Saginaw High has won multiple state championships in basketball. Their most recent state championship victory came in 2012 with a 54-42 win over the Rockford Rams capping a 26-2 season. In 2007, Saginaw Trojans defeated the Detroit Redford Huskies to claim the Class A state championship, the first of back to back state championship teams led by current NBA player, Draymond Green. The Trojans then repeated in 2008, beating the Detroit Pershing Doughboys, to capture another Class A state championship title. Saginaw has also won championships in 1942, 1962, and 1996.

Saginaw High has produced NBA players such as Draymond Green, Darvin Ham, and Anthony Roberson.

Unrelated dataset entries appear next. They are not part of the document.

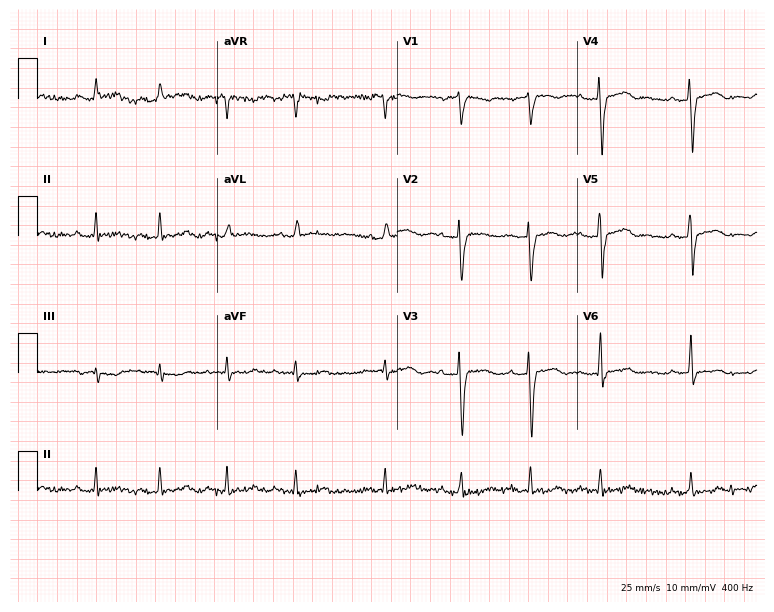
12-lead ECG from a female patient, 67 years old (7.3-second recording at 400 Hz). No first-degree AV block, right bundle branch block, left bundle branch block, sinus bradycardia, atrial fibrillation or sinus tachycardia recorded for this tracing.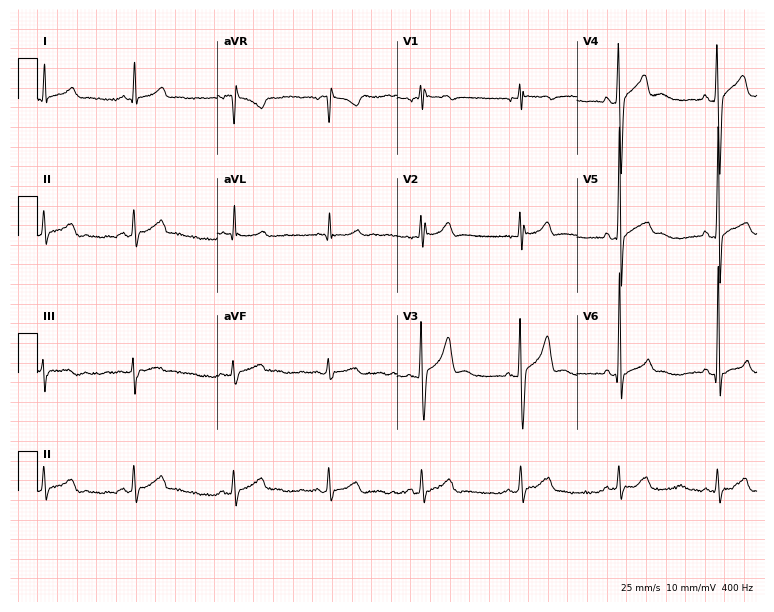
Standard 12-lead ECG recorded from a man, 26 years old. None of these six findings is recorded: first-degree AV block, right bundle branch block (RBBB), left bundle branch block (LBBB), sinus bradycardia, atrial fibrillation (AF), sinus tachycardia.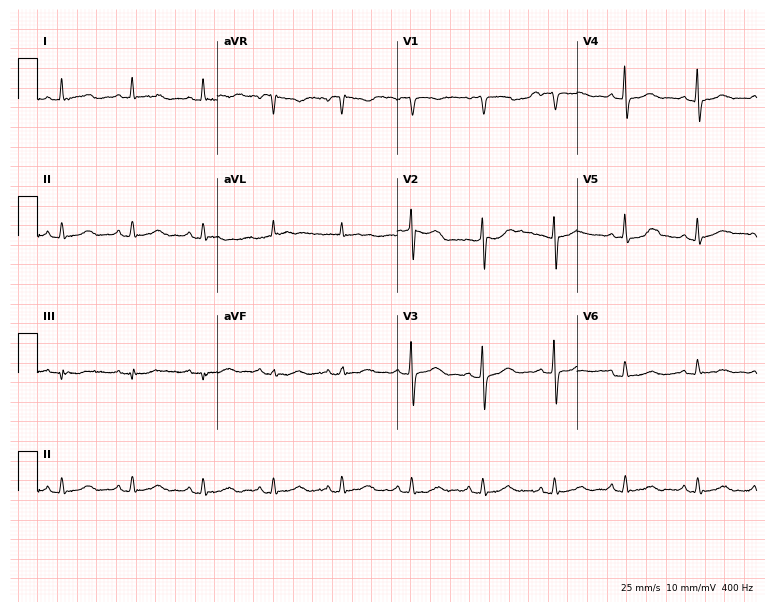
Standard 12-lead ECG recorded from a 58-year-old female patient. Read as a normal ECG.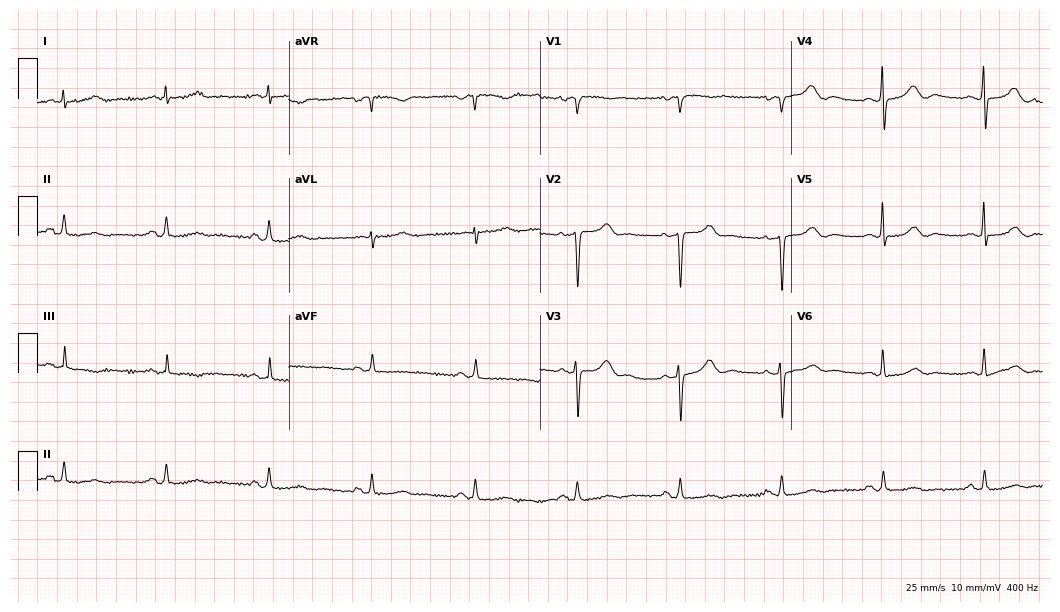
Electrocardiogram, a female, 80 years old. Overall reading on record: normal ECG.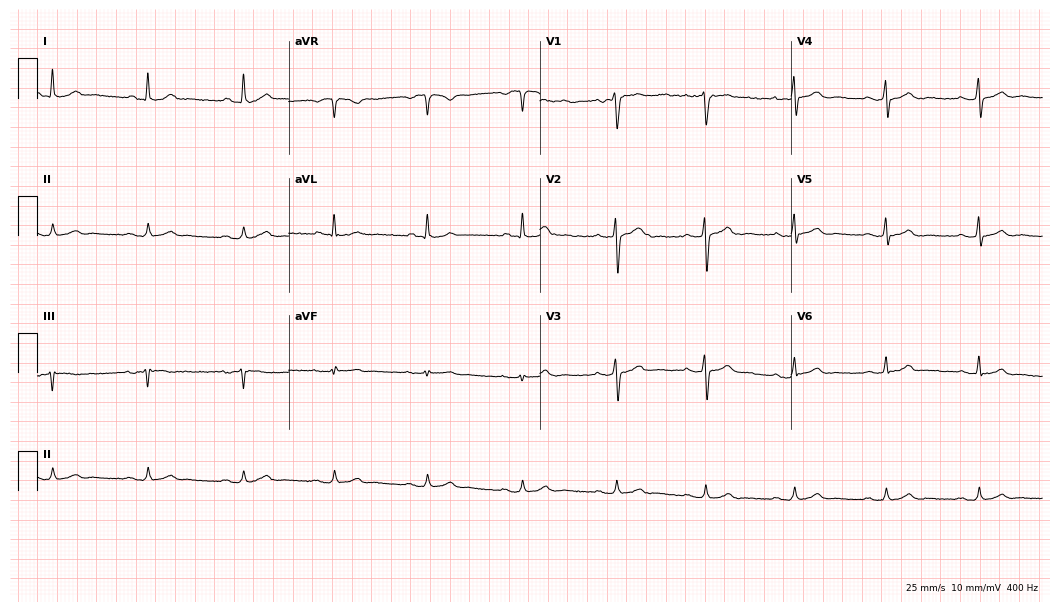
Standard 12-lead ECG recorded from a 56-year-old man. None of these six findings is recorded: first-degree AV block, right bundle branch block (RBBB), left bundle branch block (LBBB), sinus bradycardia, atrial fibrillation (AF), sinus tachycardia. Findings outside these six are not listed.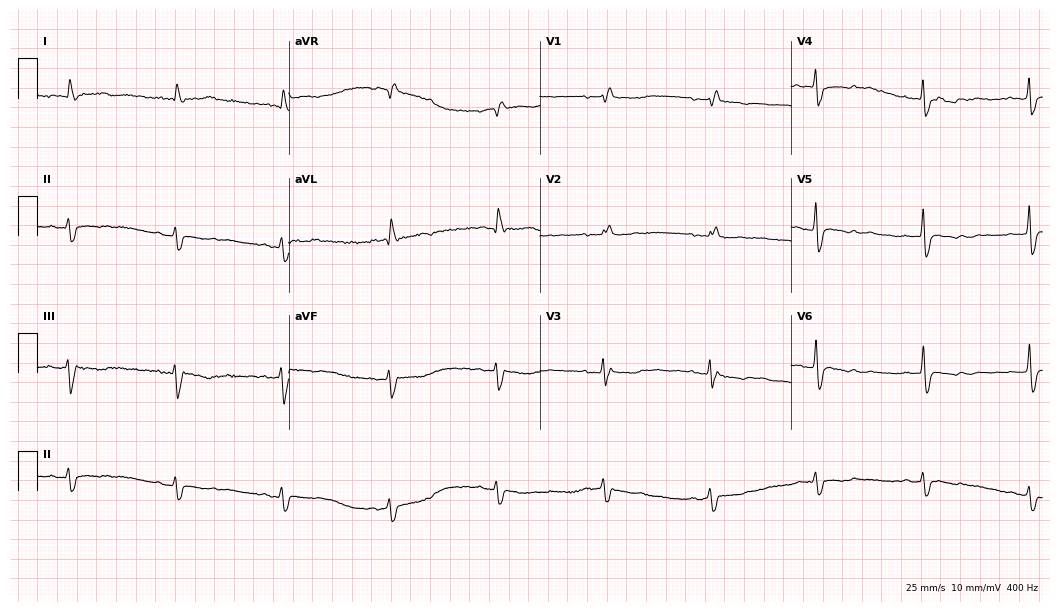
Standard 12-lead ECG recorded from a male patient, 69 years old. None of these six findings is recorded: first-degree AV block, right bundle branch block, left bundle branch block, sinus bradycardia, atrial fibrillation, sinus tachycardia. Only these six findings were labelled.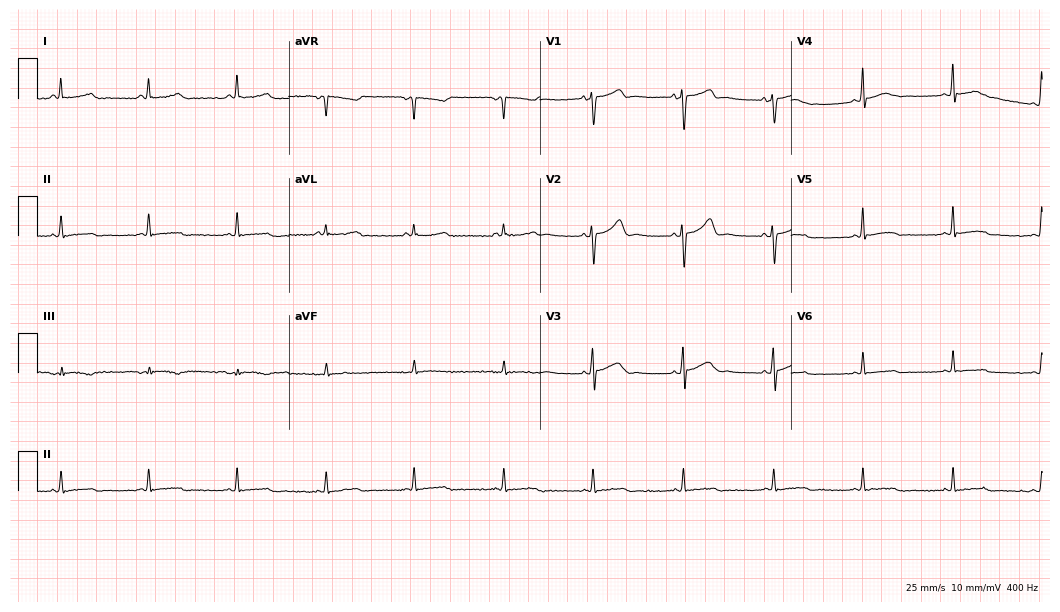
12-lead ECG from a woman, 37 years old. Recorded interpretation: within normal limits.

Saginaw High girls' basketball won the state championship in 1986. Alumni include former Michigan State University basketball player Annette Babers and former Howard University Kayette Jones.

===Fall sports===
- Football
- Volleyball
- Boys tennis

===Winter sports===
- Basketball (boys and girls)
- Bowling (boys and girls)
- Wrestling

===Spring sports===
- Baseball
- Softball
- Track & field (boys and girls)
- Girls soccer

===Football===
Source:
- Boys Football 1999 – Division 2 State Championship
- Boys Football 1942 – Class A State Championship
- Boys Football 1907 – Mythical Class A State Championship

===Boys basketball===
Source:
- 1941 Class A State Runner-Up
- 1942 Class A State Championship
- 1962 Class A State Championship
- 1973 Class A State Runner-Up
- 1976 Class A State Runner-Up
- 1990 Class A State Runner-Up
- 1996 Class A State Championship
- 2007 Class A State Championship
- 2008 Class A State Championship
- 2012 Class A State Championship

===Boys Track===
Source:
- 1933 Class A State Runner-up
- 1935 Class A State Championship
- 1937 Class A State Runner-up
- 1938 Class A State Championship
- 1945 Class A State Championship
- 1946 Class A State Championship
- 1947 Class A State Championship
- 1948 Class A State Championship
- 1949 Class A State Championship
- 1952 Class A State Championship
- 1954 Class A State Championship
- 1972 Class A State Runner-up
- 1973 Class A State Championship

===Girls basketball===
Source:
- 1986 Class A State State Championship
- 1987 Class A State Runner-Up

==Notable alumni==

- Bob Buhl, former MLB player (Milwaukee Braves, Chicago Cubs, Philadelphia Phillies)
- Draymond Green, NBA player for the Golden State Warriors
- Darvin Ham, played for the Detroit Pistons.
- Charleston Hughes, CFL player for the Calgary Stampeders.
- Roy Manning, former NFL player and current outside linebackers coach at Washington State University
- Terry McDaniel, former Tennessee and NFL football player
- Stacy Erwin Oakes, current State Representative, Michigan House of Representatives, 95th District.
- Calvin O'Neal, former Michigan and NFL football player.
- James Reed, former NFL defensive tackle.
- Anthony Roberson, former NBA player
- Charles Rogers, former NFL wide receiver.
- Tom Slade, former Michigan football player
- LaMarr Woodley, former NFL player for Arizona Cardinals.
- Paul Dawkins, first NBA player from Saginaw [Utah Jazz], and international basketball player [Turkey-Galatasaray].
- Reggie Jones (sprinter), world class sprinter in the 100 and 200 meter sprints.
- Archie Yelle, Major league baseball player with the Detroit Tigers.